Solvent Attenuation of London Dispersion in Polycyclic Aromatic Stacking

Abstract

AbstractSolvent competition for London dispersion attenuates its energetic significance in molecular recognition processes. By varying both the stacked contact area and the solvent, here we experimentally deconvolute solvent attenuation using molecular balances. Experimental stacking energies (phenyl to pyrene) correlated strongly with calculations only when dispersion was considered. Such calculations favoured stacking by up to −27 kJ mol−1 in the gas phase, but it was weakly disfavoured in our solution‐phase experiments (+0.5 to +4.6 kJ mol−1). Nonetheless, the propensity for stacking increased with contact area and in solvents with lower bulk polarisabilities that compete less for dispersion.
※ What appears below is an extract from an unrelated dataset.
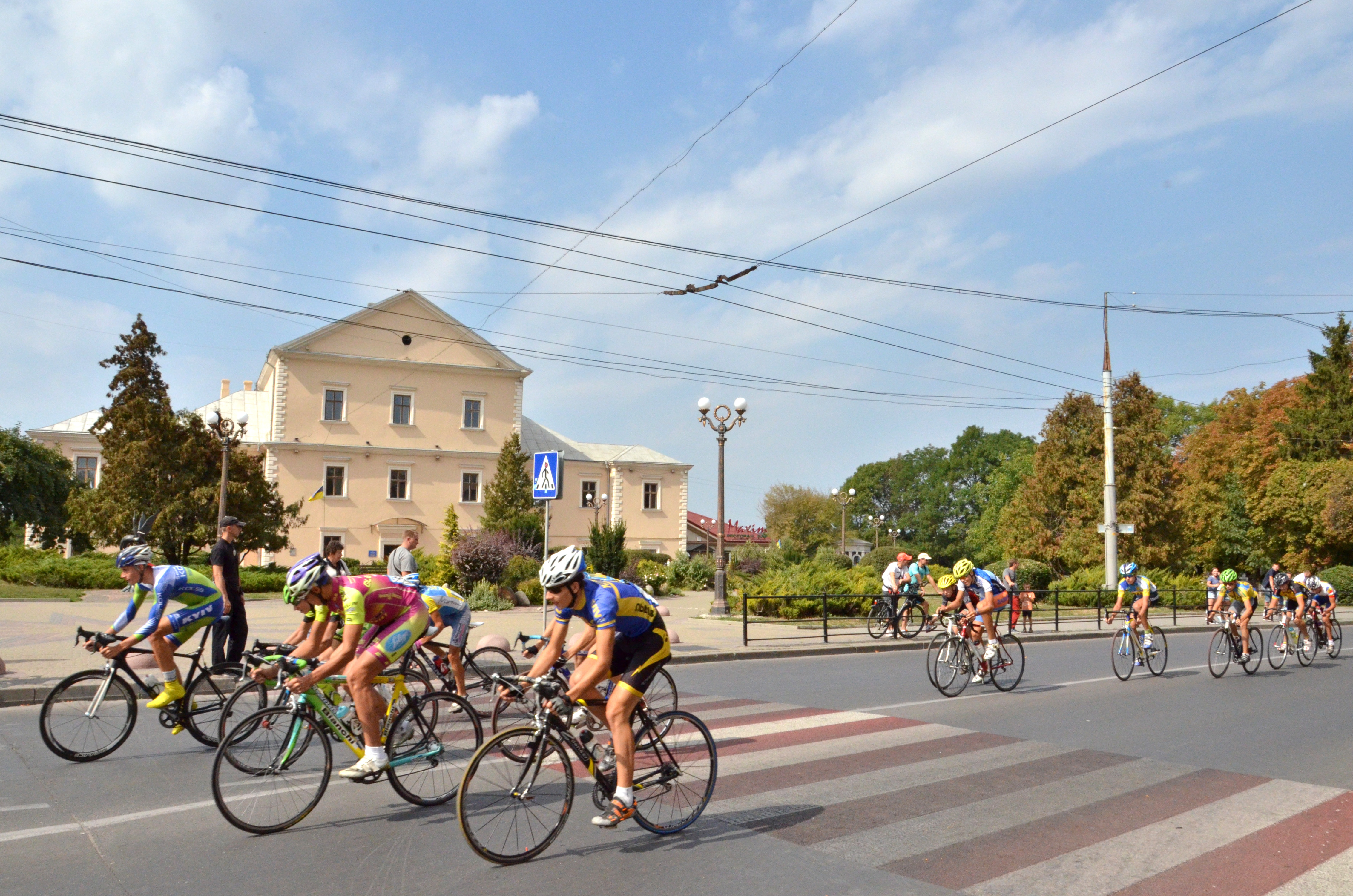 Всеукраїнські велосипедні перегони пам'яті майстра спорту Володимира Філіпенка. На тлі — пам'ятка архітектури Старий замок, Тернопіль, вул. Замкова, 12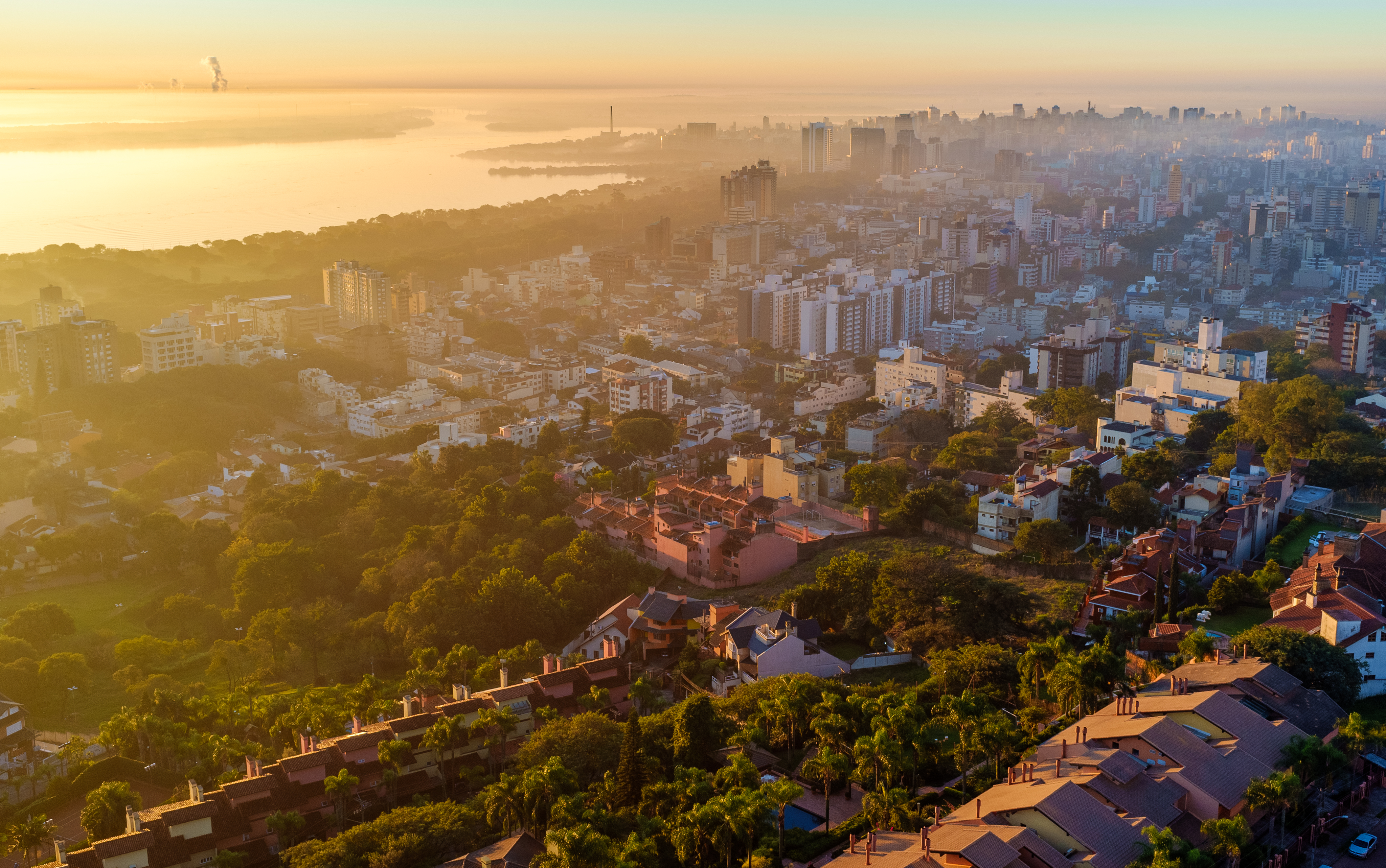 Porto Alegre vista a partir do Morro Santa Teresa.

Experimental stacking energies per unit change in solvent accessible area ranged from −0.02 kJ mol−1 Å−2 in CS2, to −0.05 kJ mol−1 Å−2 in CD2Cl2, but were dwarfed by the calculated gas‐phase energy of −0.6 kJ mol−1 Å−2. The results underscore the challenge facing the exploitation of dispersion in solution. Solvent competition strongly but imperfectly cancels dispersion at molecular recognition interfaces, making the energetic benefits difficult to realise.